考えを巡らしていると、石化から戻ったエルドが肩を叩いた。
「なぁ、テプト。お前、なんでそんなに平然としていられるんだよ?」
「俺ですか?平然としているように見えます?」
「あぁ、ものすごく。不思議なくらいにな」
「何故ですかね?俺にも正直わかりませんよ。ただ、やらなければいけない事を見つけたからかもしれません」
「やらなければいけないこと?そんなのはいくらでもあるだろう。仕事は毎日山積みだ。その合間をぬって俺達は新しい案を作成しなければならない。だが、その糸口は掴めても、形として完成させる方法がないんだ。そんな状況でお前はギルドマスターと、とんでもない約束をしちまった。しかも、絶対的に不利な状況でだ。もう、頭がおかしいとしか思えん」
その言い草に、思わず笑ってしまう。
「言いますね。でも、半端な気持ちでエルドさんも取り組むわけじゃないでしょう?」
「むっ、それは……そうだが」
「だったら、一緒ですよ。なぜ、ランク外侵入が禁止されているのか、それは危険だからです」
「…知っている」
「もしもこのままランク外侵入に対して、何も措置を構ずることが出来なければ、調子にのった冒険者が死んでしまうかもしれない。逆に、しっかりとした案をつくることが出来れば、その冒険者を助けることになる。その事を考えれば、ギルド職員を辞める辞めないなんてことは、些細な事だとは思いませんか?」
「なるほ……って、なるわけないだろ!!禁止なのも、その理由も、こちらから言っているんだ。それを破った奴なんかのために、せっかく手に入れた今を、捨てても良いのかって聞いてるんだ」
さすがに騙されなかったか。
「まぁ、正直言えば、負けたくなかったんですよ。もしもギルドマスターを上手く騙してダンジョンに入れたとしても、彼は納得しないまま終わってしまう。それでも別に良かったんですが、俺はズルをしてしまうことになる」
「ズル?」
首をかしげたエルドに、俺は片手に持つ『冒険者規定』を渡した。
「さっき、ギルド側の許可について、これには載っていないと言いましたよね?」
「あぁ」
「中を見てください」
エルドは、その場で『冒険者規定』開いた。そして、数秒後。
「……あるじゃねーか。『ギルド側の許可とは、ギルドマスターと他ギルド職員二名の判子が押された書類』と載ってるぞ」
「そうなんです。ですが、おそらく発行されたことはないはず。だから、騙せるかなーと思って、その文だけ消したんですよ」
「消した?でも、今はこうして…」
「あるんですよ。スキルに、『偽装』っていうのが」
スキル『偽装』は、言葉のまんまだ。何かを自分の都合の良いように変えることが出来る。難点は時間制限があるだけなのだが、それでも一時間は偽装し続けられる。
「おま……」
エルドは、険しい表情になった。当然の反応だろう。『冒険者規定』を偽装するなど、バレたらただでは済まない。

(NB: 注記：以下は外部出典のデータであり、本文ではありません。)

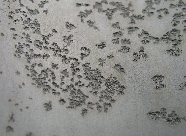 Corrosion par piqûre d'un alliage d'aluminium de la famille des 7000 après décapage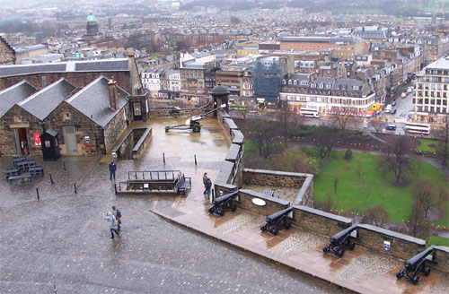 Edinburgh Castle (Scotland), Argyle Battery and One O'Clock Gun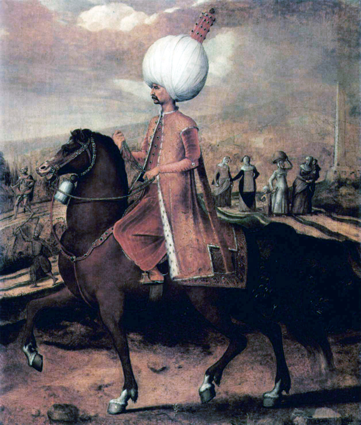 Sultan Süleyman II, der Prächtige?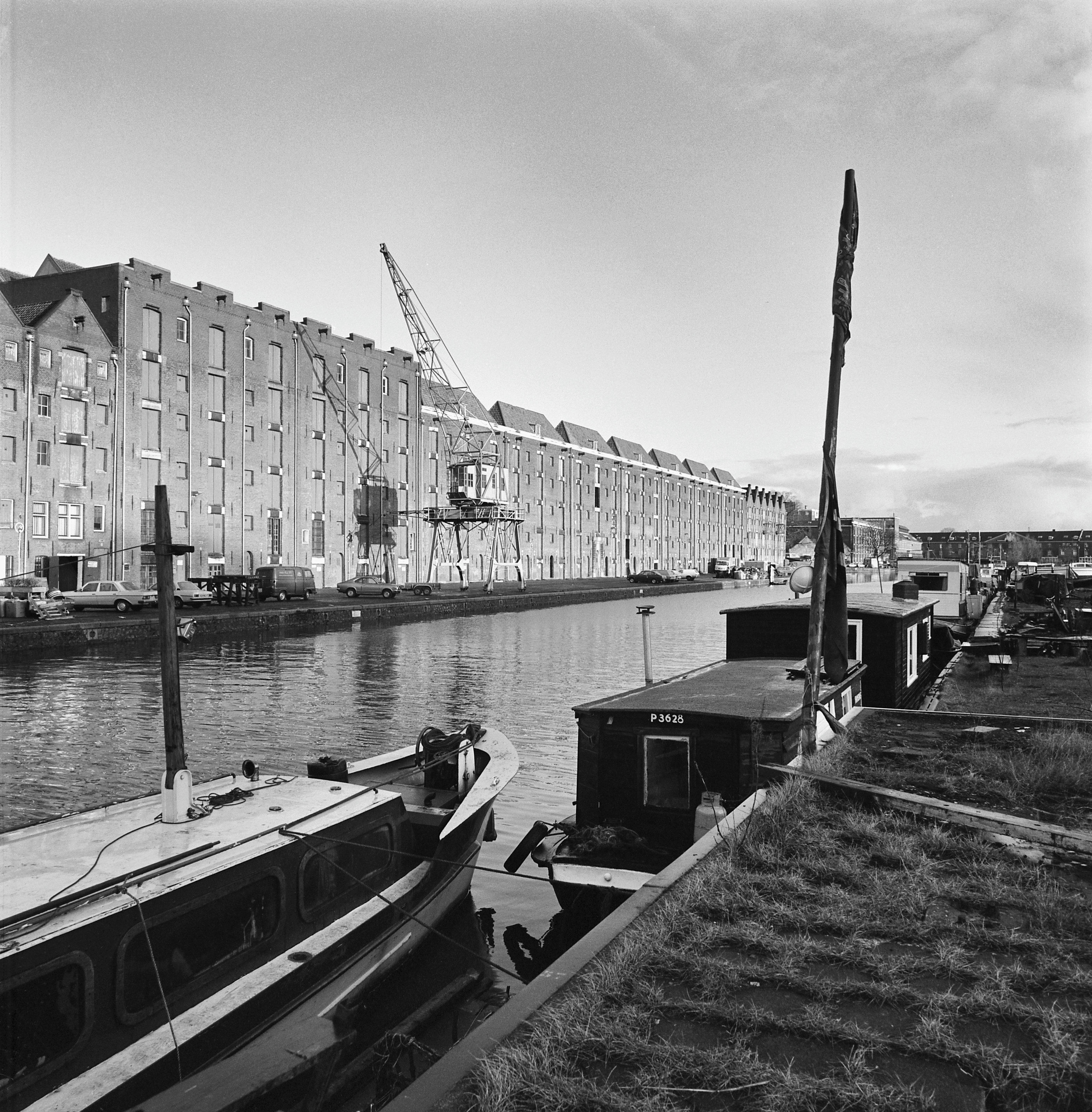 Entrepotdok: overzicht 51-84 This is an image of rijksmonument number 1072 This is an image of rijksmonument number 1073 This is an image of rijksmonument number 1074 This is an image of rijksmonument number 1075 This is an image of rijksmonument number 1076 This is an image of rijksmonument number 1077 This is an image of rijksmonument number 1078 This is an image of rijksmonument number 1079 This is an image of rijksmonument number 1080 This is an image of rijksmonument number 1081 This is an image of rijksmonument number 1082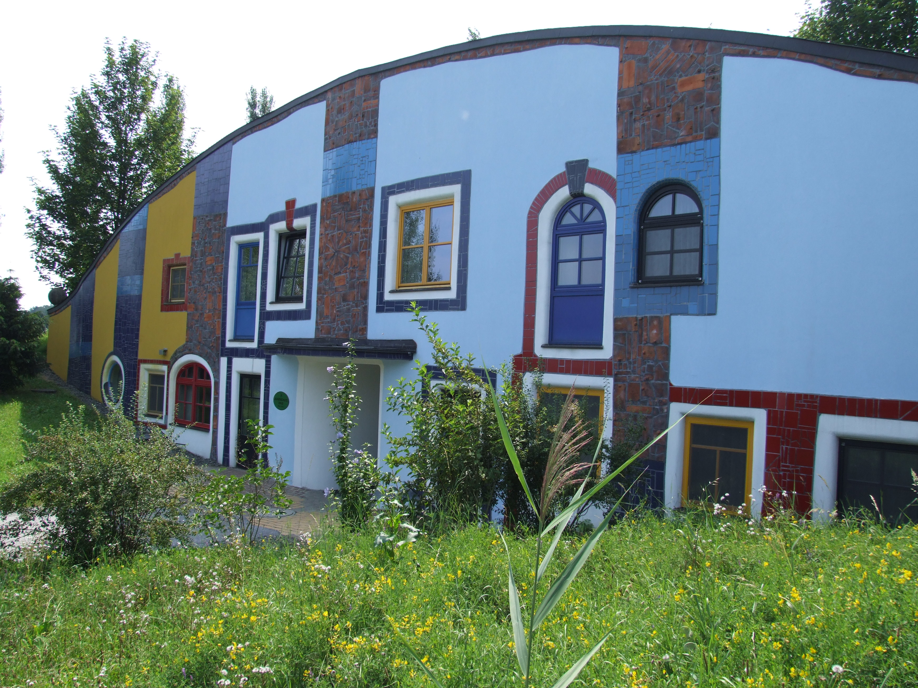 Eines der drei Augenschlitzhäuser, die Friedensreich Hundertwasser im Thermenhotel Rogner Bad Blumau, Bad Blumau, Steiermark, Österreich verwirklichen konnte. Das Haus ist in den Hügel gebaut und bewachsen. Dies entspricht Hundertwassers Forderung: Die Vertikale gehört dem Menschen, die Horizontale gehört der Natur. Die Form der Fassade ähnelt den Augenschlitzen mit denen Friedensreich Hundertwasser seit seiner Zusammenarbeit mit seinem lebenslangen Malerfreund Réne Bro seine Menschen malte. Diese Form wird in diesem Bild besonders deutlich.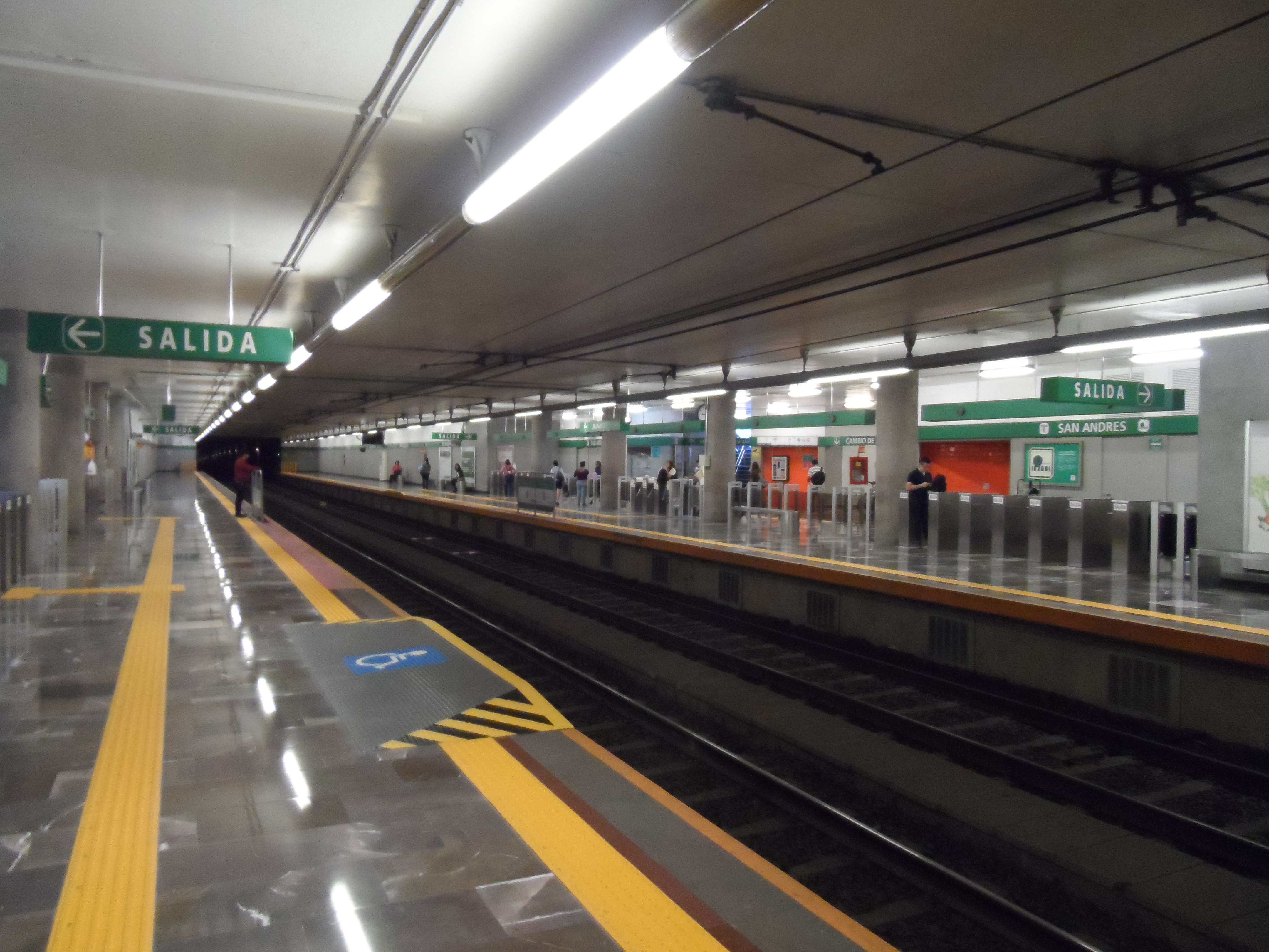 La estación "San Andrés" de la Línea 2 del Tren Ligero de Guadalajara.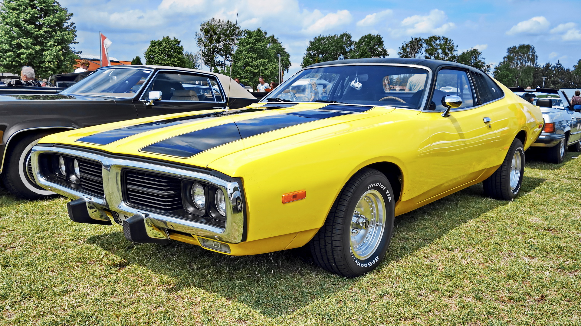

「でも、今は元通り。証拠もなにもない。あとは、あの時は誰も見つけられなかったと、しらをきれば良いだけです」
「そんなことをしていたのか」
「ランクの見直しをスムーズにやるためですよ。でも、止めました。そんなので、案をつくっても結局俺の能力でのごり押しですから。もしもこの先、自分の限界に気づいて諦めてしまった人がいたとき、その人に俺は何も言えないなと思ったんです」
「ギルドマスターのさっきの話か?」
「はい。だから、なんとか能力に頼らずあのジジイを見返してやろうと思ったんですよ」
「ジジイて。俺らの頂点だぞ?」
「尚更ですよ。諦めてしまった者を、俺は上司とは思いたくないですから」
エルドはうつむいて少し考えていたが、やがて顔を上げた。
「そういうことだったか。まぁ……約束に関しちゃやりすぎだとは思うが、お前にとっちゃそれ程の事なんだと思うことにした。俺は全面的に協力するし、お前を辞めさせる気もない」
「今はそれだけで充分ですよ」
「そうか」エルドはそう言ってから伸びをした。「あー…数時間で疲れたなぁおい、まぁ、とりあえずランク見直しは飯でも食いながら作戦練ろうぜ。じゃまた後でな」
仕事が残っているのだろう。足早にエルドは階段を下りていった。
そういえば、まだ今日の分の未達成依頼やってないな。外を見ると、日がかなり傾いていた。
間に合うか?階段を降りると、急いで冒険者管理部へと戻った。